Sauf que Besson n’est pas Anouilh (scoop !). La misanthropie radicale de A est tempérée, chez B, par un authentique appétit de vivre – même au milieu des cons sonores.

Ainsi Patrick ventile-t-il[4. Allitération travaillée, contrairement aux apparences.] à toute la presse hebdo de piquantes chroniques sur tous les sujets – et à tous les éditeurs de languissants romans, souvent sur pas grand-chose.

Je vous entends d’ici : « Hou le Basile ! Il traite Besson d’aigri parce qu’il est lui-même jaloux comme un rat ! » Même pas vrai ! Si j’envie quelque chose, c’est bien cette monstrueuse capacité de travail qu’ont en commun, à défaut du reste, Patrick et Laurent.

Je dirais même plus : de tous les Besson actuellement sur le marché, Patrick est le seul que j’achète ! Mais force est de reconnaître aussi que ses homonymes font de fameux repoussoirs.

Résumons-nous : il y a Luc, le cinéaste interdit au plus de 12 ans ; Philippe, l’écrivain qui, faute de pensée vertébrée, a des opinions sur tout ; et puis Eric, le politicien GPS qui ne termine jamais une campagne présidentielle dans le camp où il l’a commencée, à moins d’avoir eu le temps de trahir deux fois…

Bref, il n’y en a pas un pour racheter l’autre ! Patrick au moins a du talent de la tête aux plumes : du style à coup sûr et, quand ça lui chante, du fond.

Bien sûr, j’ai du mal avec son tropisme romanesque. Comme disait Jules Renard (à moins que ce ne soit Simon Leys) : « Quand un romancier vaut mieux que ses romans, il ferait mieux de changer de métier ! »
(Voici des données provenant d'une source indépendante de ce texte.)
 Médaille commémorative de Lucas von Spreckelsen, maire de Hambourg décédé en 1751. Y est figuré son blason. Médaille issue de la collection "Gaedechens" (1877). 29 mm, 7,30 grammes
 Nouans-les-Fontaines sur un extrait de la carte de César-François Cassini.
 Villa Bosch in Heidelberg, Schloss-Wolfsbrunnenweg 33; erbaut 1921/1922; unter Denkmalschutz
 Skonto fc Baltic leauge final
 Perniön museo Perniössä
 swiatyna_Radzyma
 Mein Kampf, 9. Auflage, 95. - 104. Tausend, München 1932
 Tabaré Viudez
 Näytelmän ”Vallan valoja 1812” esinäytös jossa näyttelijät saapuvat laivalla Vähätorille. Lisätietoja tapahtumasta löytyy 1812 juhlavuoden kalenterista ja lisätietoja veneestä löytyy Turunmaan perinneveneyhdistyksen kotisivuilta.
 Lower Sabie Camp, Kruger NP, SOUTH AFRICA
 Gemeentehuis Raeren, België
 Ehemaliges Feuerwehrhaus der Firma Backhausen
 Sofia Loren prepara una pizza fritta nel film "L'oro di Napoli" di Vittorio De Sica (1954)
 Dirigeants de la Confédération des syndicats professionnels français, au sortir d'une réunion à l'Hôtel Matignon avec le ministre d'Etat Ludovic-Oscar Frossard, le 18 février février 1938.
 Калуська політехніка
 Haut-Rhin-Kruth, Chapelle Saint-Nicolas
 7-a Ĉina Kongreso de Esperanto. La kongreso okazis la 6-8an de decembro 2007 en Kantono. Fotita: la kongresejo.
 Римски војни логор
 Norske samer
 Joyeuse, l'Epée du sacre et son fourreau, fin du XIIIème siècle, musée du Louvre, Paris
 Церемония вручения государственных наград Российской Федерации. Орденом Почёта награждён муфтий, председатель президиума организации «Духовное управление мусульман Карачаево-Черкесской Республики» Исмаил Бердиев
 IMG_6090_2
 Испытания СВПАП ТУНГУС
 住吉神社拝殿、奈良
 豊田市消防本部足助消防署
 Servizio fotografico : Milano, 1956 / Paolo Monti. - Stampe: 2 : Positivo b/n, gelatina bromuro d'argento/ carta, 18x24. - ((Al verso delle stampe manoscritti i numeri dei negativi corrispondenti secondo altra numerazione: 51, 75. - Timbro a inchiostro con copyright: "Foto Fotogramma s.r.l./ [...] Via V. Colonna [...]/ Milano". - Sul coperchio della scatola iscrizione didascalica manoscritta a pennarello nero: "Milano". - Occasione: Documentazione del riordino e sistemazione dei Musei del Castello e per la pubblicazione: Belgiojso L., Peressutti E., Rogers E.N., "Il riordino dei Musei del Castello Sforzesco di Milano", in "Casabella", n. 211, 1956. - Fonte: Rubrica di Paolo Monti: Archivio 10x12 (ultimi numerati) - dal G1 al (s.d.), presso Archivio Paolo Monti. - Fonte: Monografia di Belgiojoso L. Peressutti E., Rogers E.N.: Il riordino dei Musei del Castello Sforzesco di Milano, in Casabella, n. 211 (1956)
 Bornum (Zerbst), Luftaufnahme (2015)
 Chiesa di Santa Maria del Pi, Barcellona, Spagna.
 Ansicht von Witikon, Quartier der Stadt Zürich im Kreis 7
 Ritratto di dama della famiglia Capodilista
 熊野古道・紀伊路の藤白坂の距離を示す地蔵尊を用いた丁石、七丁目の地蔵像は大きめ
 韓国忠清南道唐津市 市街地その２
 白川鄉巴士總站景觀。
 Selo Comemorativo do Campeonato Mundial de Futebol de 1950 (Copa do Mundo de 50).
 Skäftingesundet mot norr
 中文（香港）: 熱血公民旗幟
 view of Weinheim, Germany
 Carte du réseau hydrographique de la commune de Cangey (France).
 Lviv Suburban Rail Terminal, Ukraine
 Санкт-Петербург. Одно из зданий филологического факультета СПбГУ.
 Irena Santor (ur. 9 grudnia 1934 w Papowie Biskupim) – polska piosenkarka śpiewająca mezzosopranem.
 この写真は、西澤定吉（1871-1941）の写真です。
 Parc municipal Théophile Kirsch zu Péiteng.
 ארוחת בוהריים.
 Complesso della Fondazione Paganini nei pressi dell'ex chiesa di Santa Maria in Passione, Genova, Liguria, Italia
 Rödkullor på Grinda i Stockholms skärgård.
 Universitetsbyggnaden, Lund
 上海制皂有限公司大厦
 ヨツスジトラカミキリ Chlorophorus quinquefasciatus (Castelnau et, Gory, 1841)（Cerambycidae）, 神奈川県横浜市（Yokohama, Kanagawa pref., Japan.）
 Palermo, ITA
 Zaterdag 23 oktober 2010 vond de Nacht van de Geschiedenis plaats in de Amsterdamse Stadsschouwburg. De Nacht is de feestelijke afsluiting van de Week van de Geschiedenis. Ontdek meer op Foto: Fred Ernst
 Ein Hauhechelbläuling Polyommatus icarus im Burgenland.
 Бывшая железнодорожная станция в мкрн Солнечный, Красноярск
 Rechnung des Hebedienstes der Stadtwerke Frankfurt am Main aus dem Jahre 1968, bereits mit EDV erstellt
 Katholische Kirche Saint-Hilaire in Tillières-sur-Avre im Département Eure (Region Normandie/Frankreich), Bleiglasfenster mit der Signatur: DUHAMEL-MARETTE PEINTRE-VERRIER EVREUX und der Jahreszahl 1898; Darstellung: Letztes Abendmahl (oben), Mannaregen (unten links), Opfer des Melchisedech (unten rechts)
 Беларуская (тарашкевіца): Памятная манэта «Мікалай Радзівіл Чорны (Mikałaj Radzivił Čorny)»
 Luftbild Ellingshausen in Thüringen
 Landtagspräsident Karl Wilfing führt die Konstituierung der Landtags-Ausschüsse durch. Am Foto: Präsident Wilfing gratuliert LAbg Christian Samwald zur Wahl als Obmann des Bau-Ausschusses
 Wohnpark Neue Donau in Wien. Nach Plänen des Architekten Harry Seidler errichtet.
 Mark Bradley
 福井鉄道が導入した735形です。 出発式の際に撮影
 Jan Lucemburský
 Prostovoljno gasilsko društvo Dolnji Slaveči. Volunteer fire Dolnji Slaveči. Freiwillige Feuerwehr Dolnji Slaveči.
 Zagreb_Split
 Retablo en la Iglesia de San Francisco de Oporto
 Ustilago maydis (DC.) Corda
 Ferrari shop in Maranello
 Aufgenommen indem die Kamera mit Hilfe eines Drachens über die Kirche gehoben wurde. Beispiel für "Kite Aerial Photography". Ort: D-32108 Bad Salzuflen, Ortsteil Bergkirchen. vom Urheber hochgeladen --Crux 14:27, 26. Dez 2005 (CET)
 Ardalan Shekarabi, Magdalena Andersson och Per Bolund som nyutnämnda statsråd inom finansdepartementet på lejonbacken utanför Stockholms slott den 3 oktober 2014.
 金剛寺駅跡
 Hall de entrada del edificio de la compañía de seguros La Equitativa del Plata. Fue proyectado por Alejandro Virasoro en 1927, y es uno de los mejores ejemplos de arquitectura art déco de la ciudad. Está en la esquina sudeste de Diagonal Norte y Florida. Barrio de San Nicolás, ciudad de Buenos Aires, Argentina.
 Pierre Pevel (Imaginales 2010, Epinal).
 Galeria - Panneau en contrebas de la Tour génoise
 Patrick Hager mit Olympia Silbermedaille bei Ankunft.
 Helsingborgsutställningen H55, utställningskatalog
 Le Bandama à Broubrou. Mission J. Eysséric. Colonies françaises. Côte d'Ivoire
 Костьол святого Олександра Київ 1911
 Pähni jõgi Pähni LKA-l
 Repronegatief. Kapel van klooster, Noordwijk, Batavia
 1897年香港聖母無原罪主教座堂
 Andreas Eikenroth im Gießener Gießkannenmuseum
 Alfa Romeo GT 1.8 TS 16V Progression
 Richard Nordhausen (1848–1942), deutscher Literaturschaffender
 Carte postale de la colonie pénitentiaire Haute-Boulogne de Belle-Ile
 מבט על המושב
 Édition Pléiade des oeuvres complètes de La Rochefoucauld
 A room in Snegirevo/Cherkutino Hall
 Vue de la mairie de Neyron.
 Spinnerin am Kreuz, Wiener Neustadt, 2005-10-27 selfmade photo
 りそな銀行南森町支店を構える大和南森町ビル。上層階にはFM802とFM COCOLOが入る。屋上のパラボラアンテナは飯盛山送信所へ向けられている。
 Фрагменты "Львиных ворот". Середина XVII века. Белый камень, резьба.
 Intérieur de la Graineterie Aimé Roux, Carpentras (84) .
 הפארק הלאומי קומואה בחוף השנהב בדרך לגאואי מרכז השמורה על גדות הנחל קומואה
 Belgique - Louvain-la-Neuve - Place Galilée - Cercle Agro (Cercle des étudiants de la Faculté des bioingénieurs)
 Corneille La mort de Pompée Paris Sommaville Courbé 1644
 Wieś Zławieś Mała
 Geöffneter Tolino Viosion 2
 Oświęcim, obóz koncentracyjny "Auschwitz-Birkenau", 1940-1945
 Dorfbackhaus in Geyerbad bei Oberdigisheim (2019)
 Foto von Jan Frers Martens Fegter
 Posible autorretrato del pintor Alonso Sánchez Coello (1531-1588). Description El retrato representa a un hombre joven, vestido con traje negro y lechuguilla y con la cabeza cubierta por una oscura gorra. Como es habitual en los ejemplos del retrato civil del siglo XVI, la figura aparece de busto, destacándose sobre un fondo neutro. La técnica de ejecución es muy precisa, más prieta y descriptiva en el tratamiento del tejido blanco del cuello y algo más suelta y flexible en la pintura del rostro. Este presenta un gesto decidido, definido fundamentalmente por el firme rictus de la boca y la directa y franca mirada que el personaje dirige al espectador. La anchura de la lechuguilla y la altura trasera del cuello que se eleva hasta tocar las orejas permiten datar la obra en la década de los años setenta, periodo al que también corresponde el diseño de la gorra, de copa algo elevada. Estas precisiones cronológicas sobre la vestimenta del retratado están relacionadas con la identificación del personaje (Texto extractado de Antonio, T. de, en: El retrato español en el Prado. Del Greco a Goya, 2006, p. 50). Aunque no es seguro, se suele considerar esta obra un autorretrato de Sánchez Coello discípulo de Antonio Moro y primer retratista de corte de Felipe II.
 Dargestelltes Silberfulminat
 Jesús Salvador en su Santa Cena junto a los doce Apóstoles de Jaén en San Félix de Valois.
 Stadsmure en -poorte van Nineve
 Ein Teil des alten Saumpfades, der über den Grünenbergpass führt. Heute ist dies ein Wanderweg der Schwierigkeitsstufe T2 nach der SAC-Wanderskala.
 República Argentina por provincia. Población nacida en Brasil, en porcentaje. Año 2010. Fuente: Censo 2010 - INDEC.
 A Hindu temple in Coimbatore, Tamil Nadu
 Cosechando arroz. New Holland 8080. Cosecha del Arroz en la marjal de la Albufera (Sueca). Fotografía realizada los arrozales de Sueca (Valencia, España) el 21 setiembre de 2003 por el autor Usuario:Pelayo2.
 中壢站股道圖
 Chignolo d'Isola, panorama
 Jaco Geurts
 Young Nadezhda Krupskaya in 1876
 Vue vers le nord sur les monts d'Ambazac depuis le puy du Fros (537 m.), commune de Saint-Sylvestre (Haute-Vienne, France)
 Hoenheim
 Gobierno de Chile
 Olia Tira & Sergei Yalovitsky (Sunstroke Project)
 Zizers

Mais surtout, l’hégémonie du genre romanesque sur la production littéraire me paraît dangereuse pour l’avenir de l’intelligence.

J’en veux pour témoin notre belle jeunesse qui, quand par miracle elle lit encore, considère unanimement le roman comme l’essentiel de la littérature. Tragique erreur ! Entre autofictions creuses et polars pseudo-historiques à grand spectacle, combien en paraît-il par an ? Mille ? Dix mille ? Un million ? En tout cas, plus les romans pullulent, plus ils apparaissent pour ce qu’ils sont : un cagibi dans le Versailles des belles-lettres… Journaux intimes, essais, récits, nouvelles, contes, fables, poèmes : c’est tout le reste qui est littérature !

Cela dit, je ne suis pas plus objectif que vous dans cette affaire : non seulement je suis infoutu d’écrire le moindre début de roman, mais je n’arrive même plus à en lire.

Reste l’homme Besson. J’ai cru comprendre qu’il ne partageait pas pleinement ma Weltanschaaung ; mais qui n’a pas ses petits défauts ?

Je le vois comme un anar de droite – c’est à dire rebelle à l’embrigadement en général et au caporalisme post-progressiste en particulier – mais pas très catholique et fier de (ne pas) l’être !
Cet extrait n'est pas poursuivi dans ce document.